Pentagon triggers widespread confusion as conflicting messages clash about a US pullout from Iraq
Defense Secretary Mark Esper tried to tamp down reports that U.S. forces are pulling out of Iraq on Monday afternoon, but he only served to foster widespread confusion.
Multiple outlets initially reported on a letter from Marine Corps Brig. Gen. William H. Seely to the Iraqi Ministry of Defense, informing the country that the U.S. and its allies "will be repositioning forces over the course of the coming days and weeks to prepare for onward movement." It concluded by saying: "We respect your sovereign decision to order our departure."
This was interpreted to mean that, following a weekend vote of the Iraqi parliament to expel U.S. forces in response to the killing of a top Iranian leader, the American military would be pulling out of the region. But Esper quick tried to rebut these claims, saying: "There’s been no decision whatsoever to leave Iraq.

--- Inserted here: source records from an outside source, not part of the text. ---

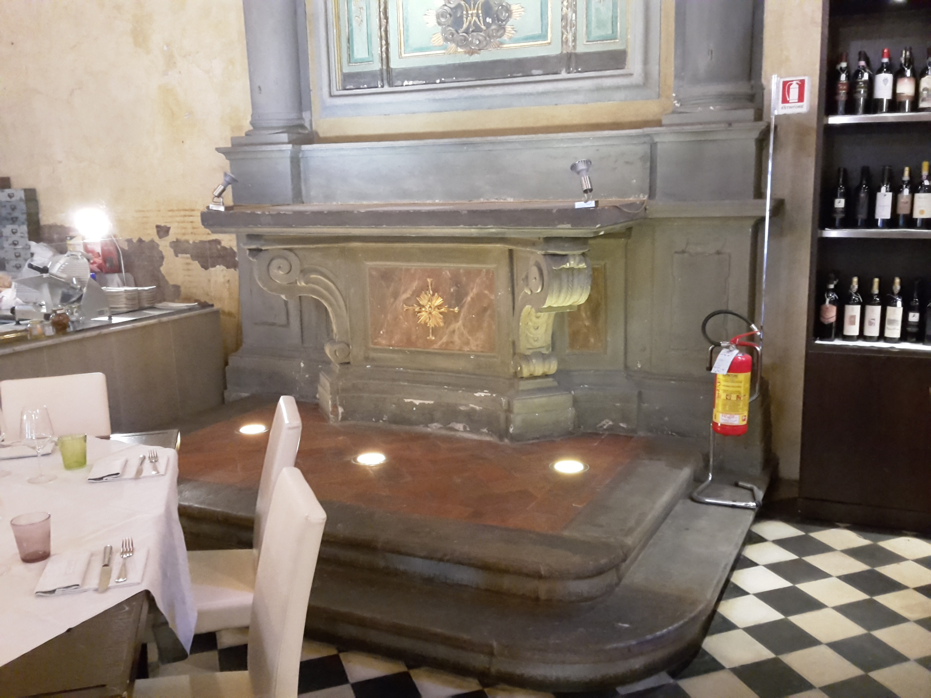 Altare maggiore, sopra il quale è esposta l'immagine miracolosa detta Madonna del Giglio, che dà il nome alla chiesa ed alla strada. Attualmente la chiesa è sconsacrata ed in uso a privati come locale di ristorazione.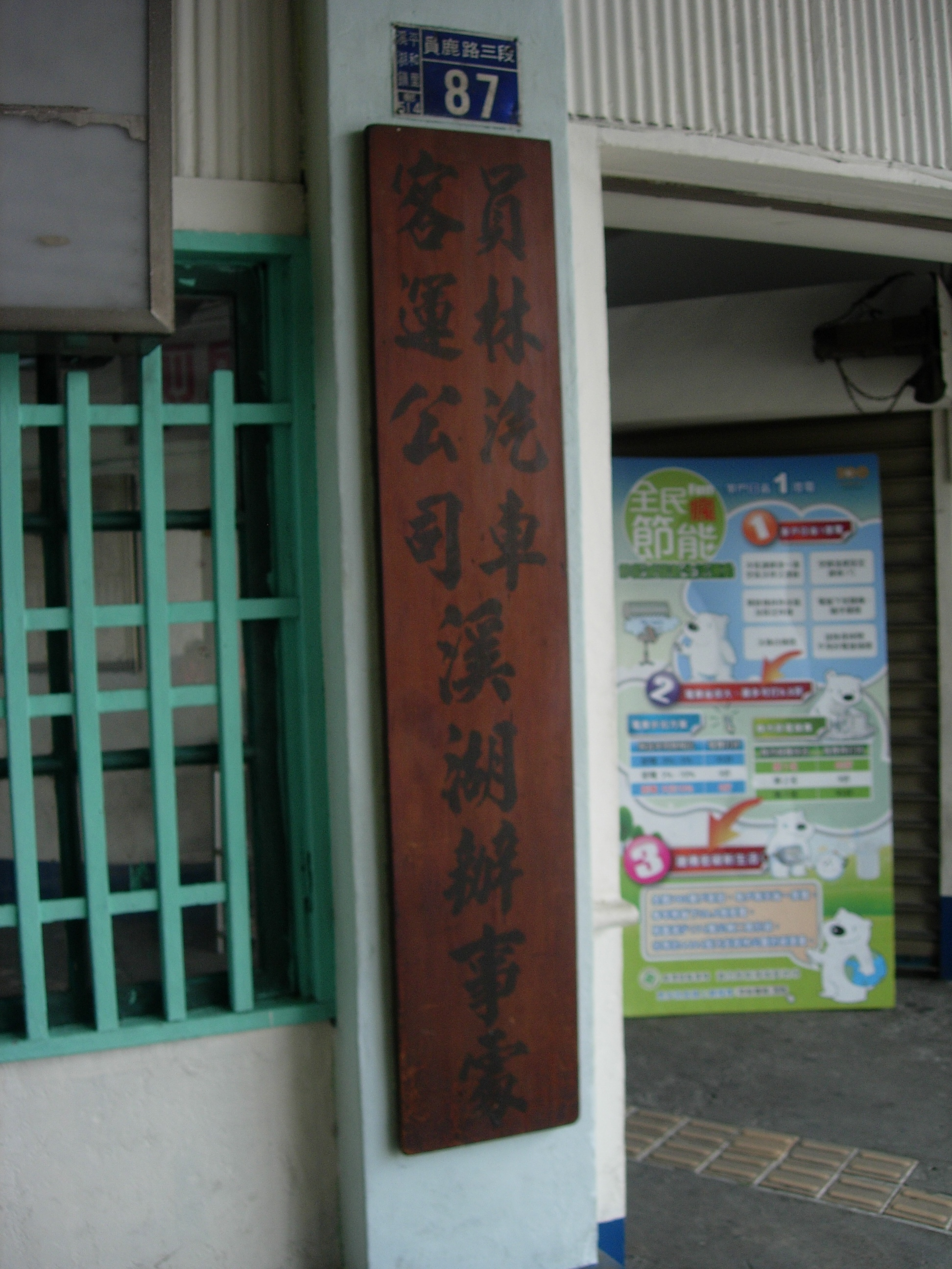 中文（台灣）: 員林客運溪湖站門牌。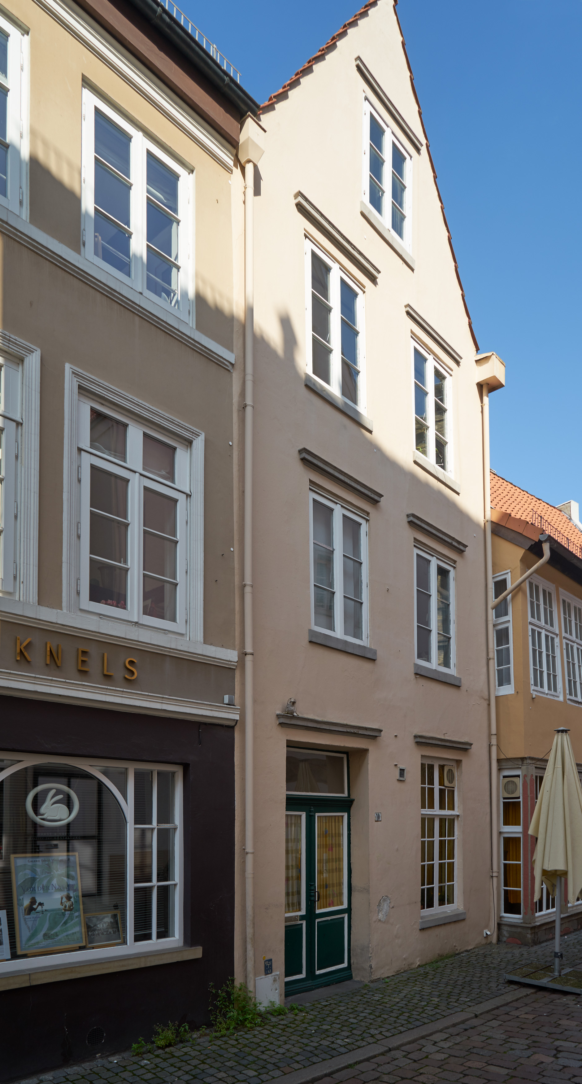 Wohnhaus in Bremen, Am Landherrnamt 10Das abgebildete Objekt ist ein geschütztes Kulturdenkmal in der Freien Hansestadt Bremen, mit der Nr. 1445 beim Landesamt für Denkmalpflege registriert.

Period."
Esper said he's not sure where the letter came from but it is "inconsistent with where we are right now," reported BBC News' Paul Danahar. The Chairman of the Joint Chiefs of Staff Mark Milley then told reporters that the letter was a "draft" and releasing it was a "mistake." He also said that it was "poorly worded" and noted that it had not been signed.
The Washington Post reported had already reported: "A U.S. military official confirmed the letter's authenticity." Bureau Chief Liz Sly said on Twitter that the letter was "delivered to the Iraqi military. It seems the U.S. military is as confused as everyone else about what their intentions are."
Many noted that the letter seemed to conflict with Trump's own stated position on the issue. He lashed out after the Iraqi parliamentary vote, saying: "If they do ask us to leave, if we don't do it on a very friendly basis, we will charge them sanctions like they've never seen before."
But the parliament vote, for which many members were not present, was non-binding, and it remains unclear if the tumultuous Iraqi government even has the capacity in its current state to expel the United States' forces.